Brooks has a column in the NY Times today that made me think about the tension between individual and group morality. Like most things, this is presented as something of a conflict or choice between morality being "revealed, inherited and shared, but now it’s thought of as something that emerges in the privacy of your own heart." Also like most things, I think this viewpoint is fundamentally wrong. Morality only exists in the balance between the two, when private searching is met by a social framework. Frankly, I consider people on either side of the fence to be nuts.
But the main point I wanted to bring up is that I think the moral philosophy of youth used to be just as empty, only on the opposite side of the fence. It's a bit of a literary trope for youth to be presented as either absolutely sure of their convictions, something that gets eroded with experience, or to be unmoored from any moral anchor, until they learn responsibility.
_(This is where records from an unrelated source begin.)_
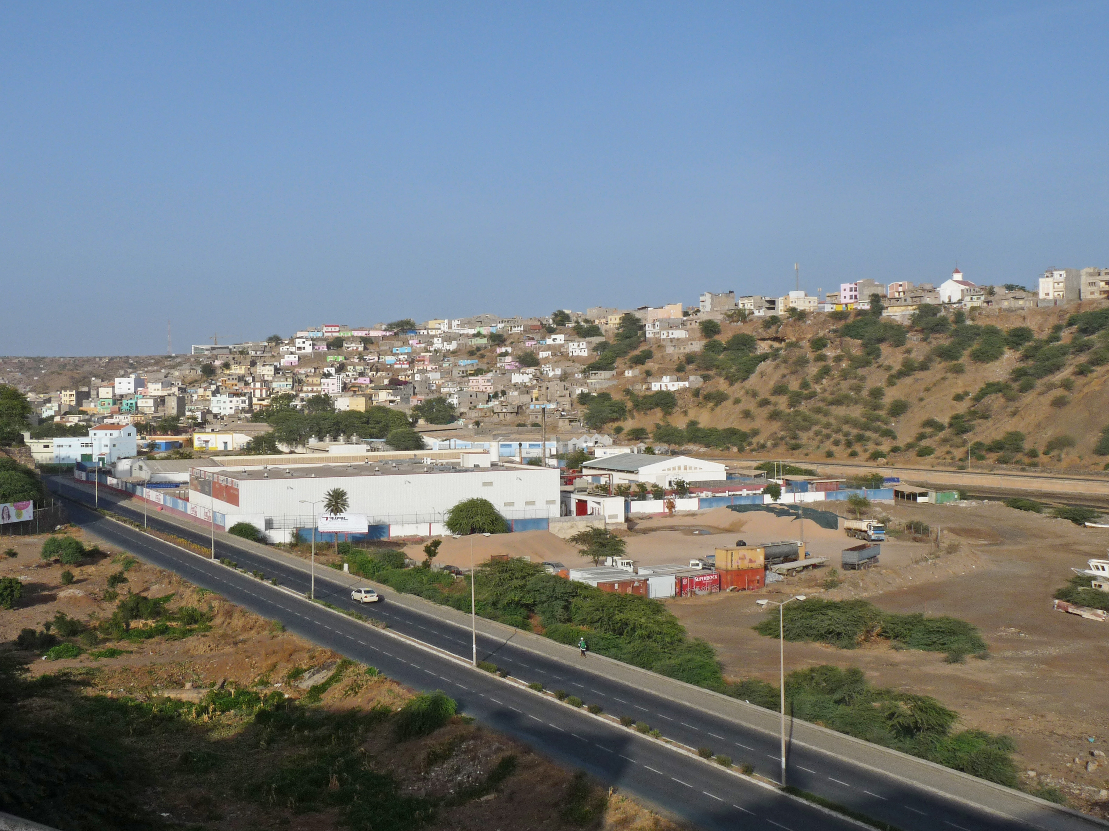 Praia (Cap-Vert) : route à quatre voies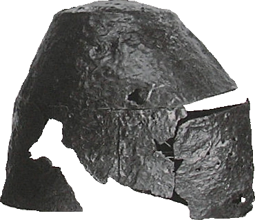 Great helm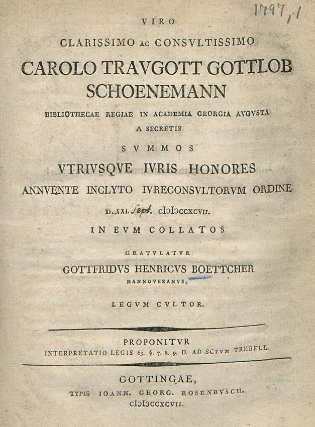 Gottfried_Heinrich_Böttcher: Interpretatio Legis 63 § 7. 8. 9. D. ad Senatus Consultum Trebellianum, gewidmet Carl Traugott Gottlob Schönemann anlässlich von dessen Promotion zum Dr. iur. utr.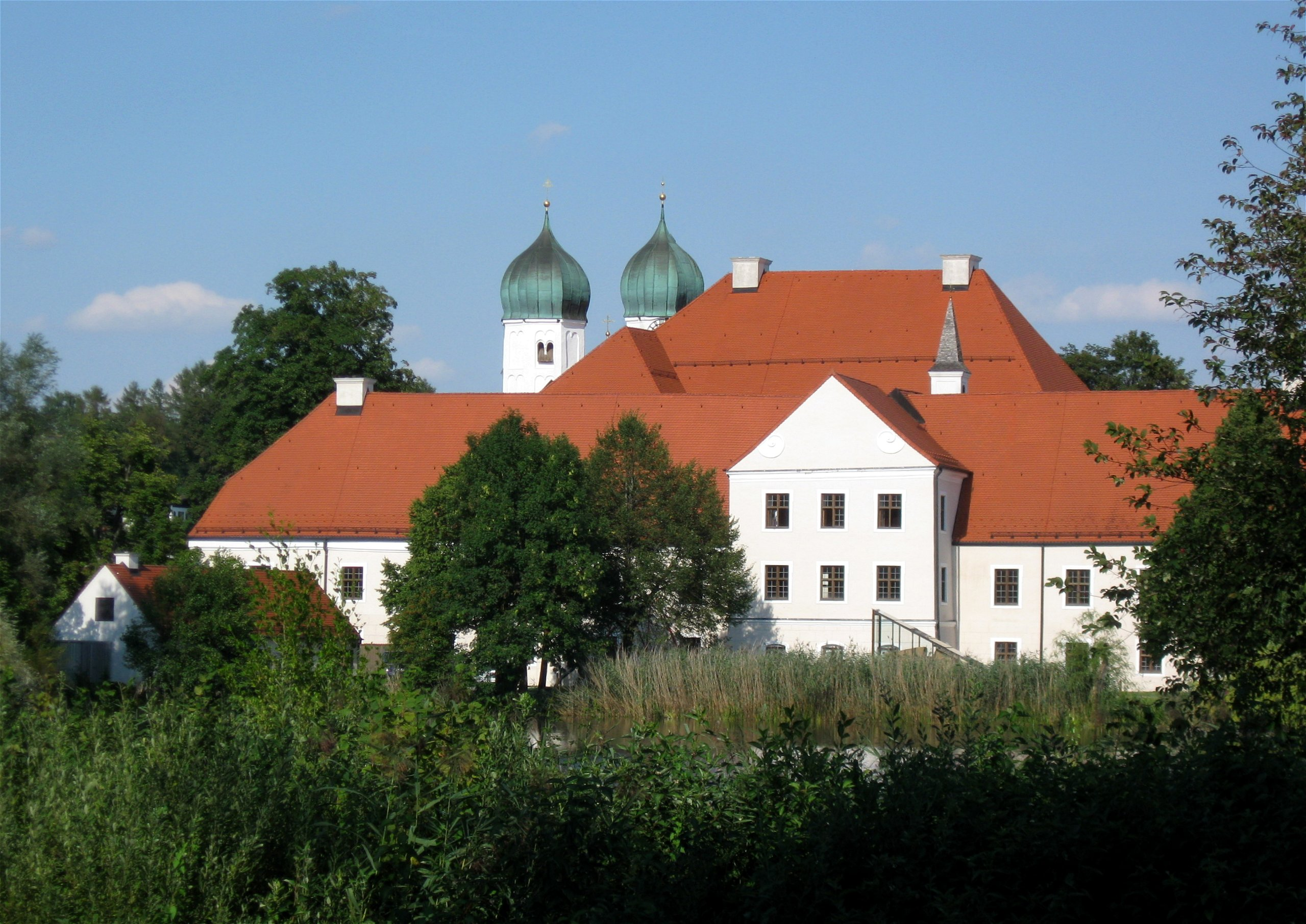 Klosterseeon, Klosterbauten, gruppiert um drei Höfe: Konventbau mit ehemaligem Kreuzgang und Kapitelsaal, mittelalterlich. Ehemaliges Refektorium mit Stuck aus der zweiten Hälfte des 17. Jahrhunderts. Ehemaliger Speisesaal in der Prälatur, jetzige Gestalt von 1755-58; mit historischer Ausstattung. Marien- oder Laimingerkapelle; mit Ausstattung; darüber liegend Winterchor. Nikolaikapelle (Prälaturkapelle), barock, zweite Hälfte 18. Jahrhundert; mit Ausstattung.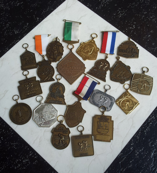 Medailles zoals uitgereikt na het voltooien van een toertocht.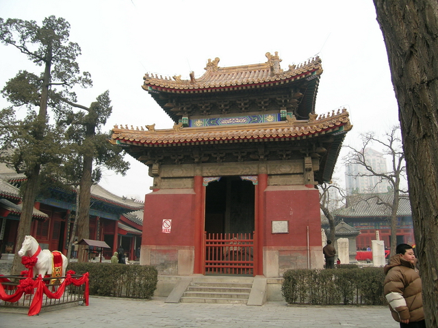 东岳庙碑亭，smartneddy摄于北京东岳庙，替她传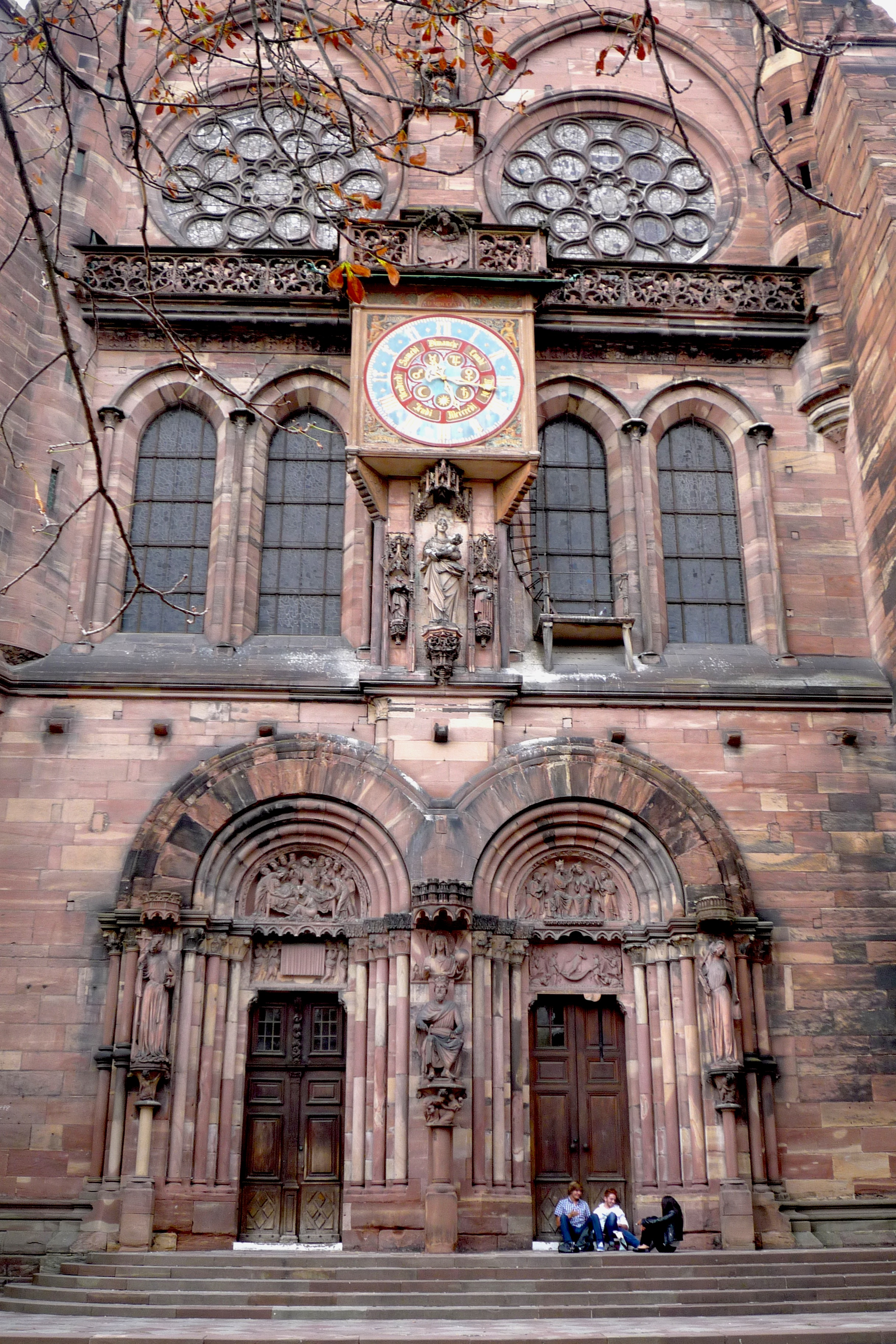 Strasbourg, Cathédrale Notre-Dame, le portail sud.

So I don't think anything new is revealed here, only rather then the unthinking, unyielding certitude of the Victorian age the tendency toward moral drift has come to the fore (though I've seen plenty of the unyielding certitude of youth even today and I bet there were plenty that were morally unmoored at the height of the Victorian age, all that has changed is the frequencies). But neither of these are moral in any meaningful sense of the word, the rules based certainty of youth doesn't really choose between a relatively enlightened modern morality, the Jacobinism of the French revolution, Bolshevism, or the crazy philosophy of Qin Shi Huang's China. Following a set of rules blindly doesn't make one any more moral than the kid adrift in moral relativism, if anything, the certitude makes one more likely to be a dupe in grave moral errors, as has tragically happened so often in the past.
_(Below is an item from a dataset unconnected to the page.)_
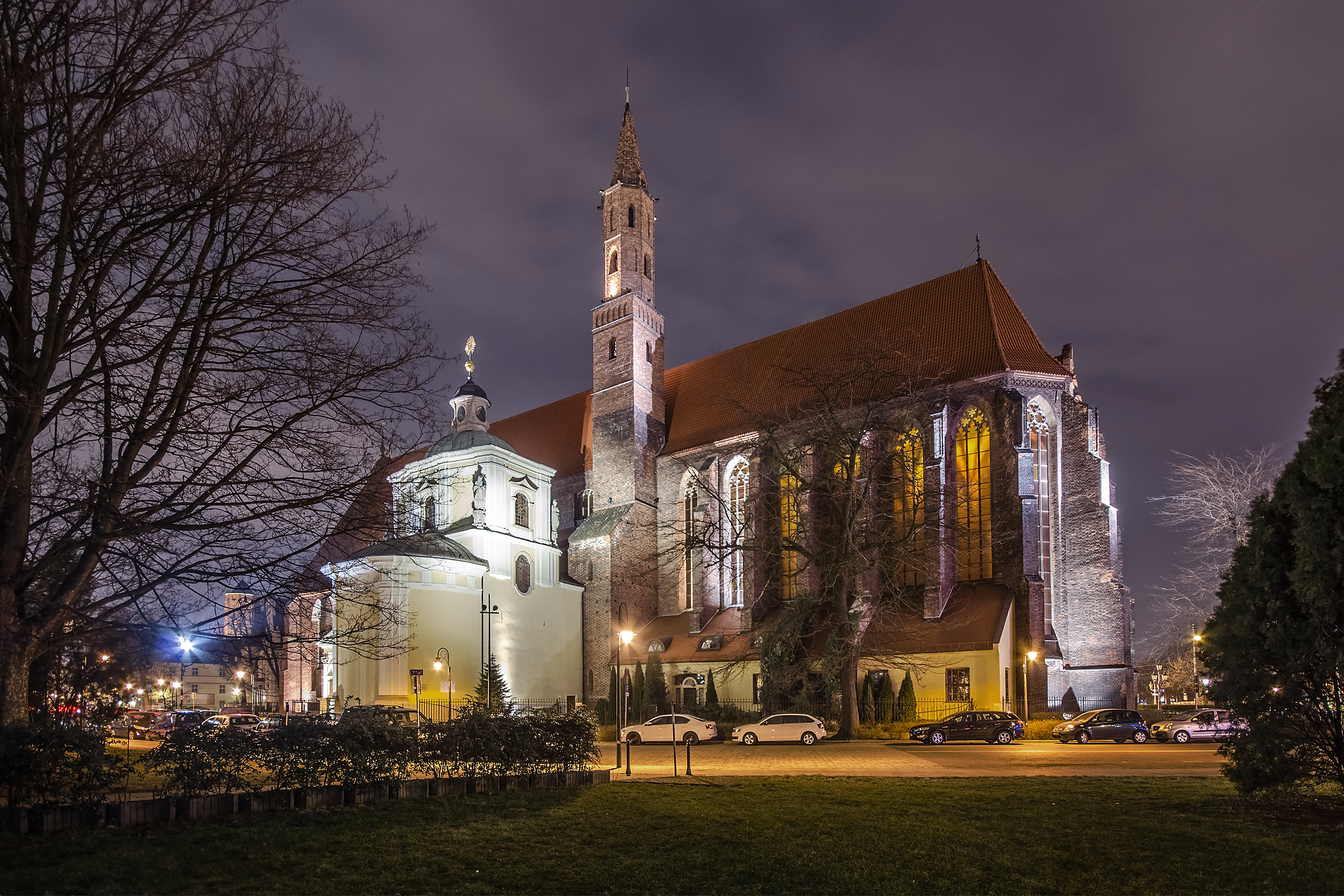 Wrocław Stare Miasto, pl. Nankiera 15 - dawny kościół św. Jakuba i Wincentego, obecnie katedra obrządku greckokatolickiego wraz z kaplicą Mariacką (Hochberga)

While there is probably more we could do to prepare people for moral decision making, I'm prone to thinking this is a step up from the past. With time, accumulation of responsibilities will teach just about everyone some hard moral lessons. While it would certainly help to have more of a shared framework than we do today, the strict inherited codes of the past seem like they would be greater barriers to true moral reflection and understanding than modern relativism, whose very looseness seems to guarantee that an individual will eventually be faced with situations forcing their moral intuition to grow up fast. Someone with a strict code is less likely to be confronted with situations to make them reflect on on how the individual and society interact, thus stunting their moral growth.
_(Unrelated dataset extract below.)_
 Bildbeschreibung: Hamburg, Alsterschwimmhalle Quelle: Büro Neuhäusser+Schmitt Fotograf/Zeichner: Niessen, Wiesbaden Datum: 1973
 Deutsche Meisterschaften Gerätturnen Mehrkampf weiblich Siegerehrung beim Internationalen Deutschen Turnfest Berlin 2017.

While I have little doubt that few young people display much understanding of moral questions, I would also posit that young people of the past could do little more than make moral sounding noises. I would also suspect that many young people today will never reach any kind of moral peace with the universe they live in, as I suspect many older people brought up with defined rules and practices never had. Morality lies in the tension between self and society, desire and obligation, neither relativism nor rules touches morality on its own.